Trump bricht sein wichtigstes Versprechen

Trump hatte völlig recht, als er im Wahlkampf forderte, die Mutterorganisation des politischen Islam zu verbieten, auch wenn die Bezeichnung als „Terrororganisation“ nicht ganz präzise war (Terror ist lediglich ein Mittel zum Zweck, das nicht unbedingt typisch für die Muslimbruderschaft sein muss).

Entscheidender als ihre „Mittel“ ist der „Zweck“ der Muslimbruderschaft.

Tatsächlich handelt es sich bei den Islamisten der Muslimbruderschaft wie bei Nazis und Kommunisten um Antidemokraten, denen man verbieten darf und muss, sich politisch zu organisieren, da sie die demokratischen Rechte letztlich nur dazu nützen, die Demokratie abzuschaffen.

In der Türkei ist es gerade so weit und die „gemäßigten“ Islamisten servieren gerade (wie schon vor vielen Jahren selbst angekündigt) die Demokratie ab, die nur ein „Zug“ war, den man genommen hat, um ans Ziel zu gelangen.

Bildergebnis für erdogan zeichen muslimbrüder

Trump hat sein Versprechen vom Wahlkampf bis jetzt leider überhaupt nicht eingehalten.

Außenminister Rex Tillerson stellt sich stets auf die Seite von Qatar/Türkei und somit der Muslimbruderschaft.  So geht es mit der MB und den USA fast so wie unter Obama weiter.

Dabei wäre die Gelegenheit, die Muslimbruderschaft entscheidend zu schwächen so günstig wie nie.

Die Muslimbruderschaft ist in Russland, Syrien und Ägypten bereits verboten und die Golfstaaten üben Druck auf Qatar aus, ihr Bündnis mit den Islamisten aufzugeben.

Auch für den Westen ist die Muslimbruderschaft ein sehr gefährlicher Gegner.

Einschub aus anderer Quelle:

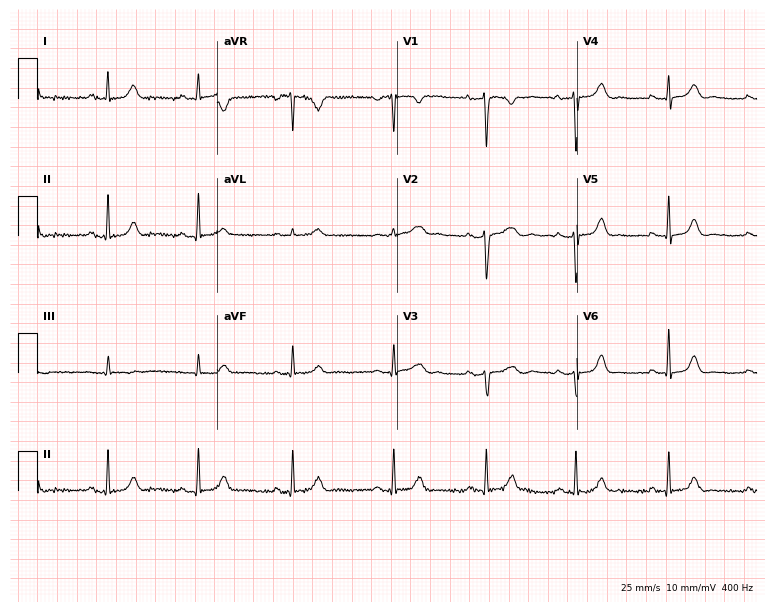
12-lead ECG from a woman, 35 years old. Labelled as a normal ECG.

Während bei den Burka-Islamisten die Alarm-Glocken schrillen, lassen sich westliche Gesellschaften von den scheinbar „gemäßigten“ Muslimbrüdern bereitwillig unterwandern.

Die meisten westlichen Islamverbände stehen unter der Kontrolle der Muslimbruderschaft. Das gilt für unsere IGGÖ genauso wie für CAIR in den USA.

Muslimbrüder distanzieren sich zwar vom „unislamischen IS“, faktisch ergreifen sie jedoch stets Partei für ihre Brüder im Kampf-Modus, die nach der Narrative der Muslimbrüder immer das Opfer „westlicher Angriffe gegen Muslime“ seien. Genauso wird auch die Burka von den dezent verschleierten Schwestern stets verteidigt.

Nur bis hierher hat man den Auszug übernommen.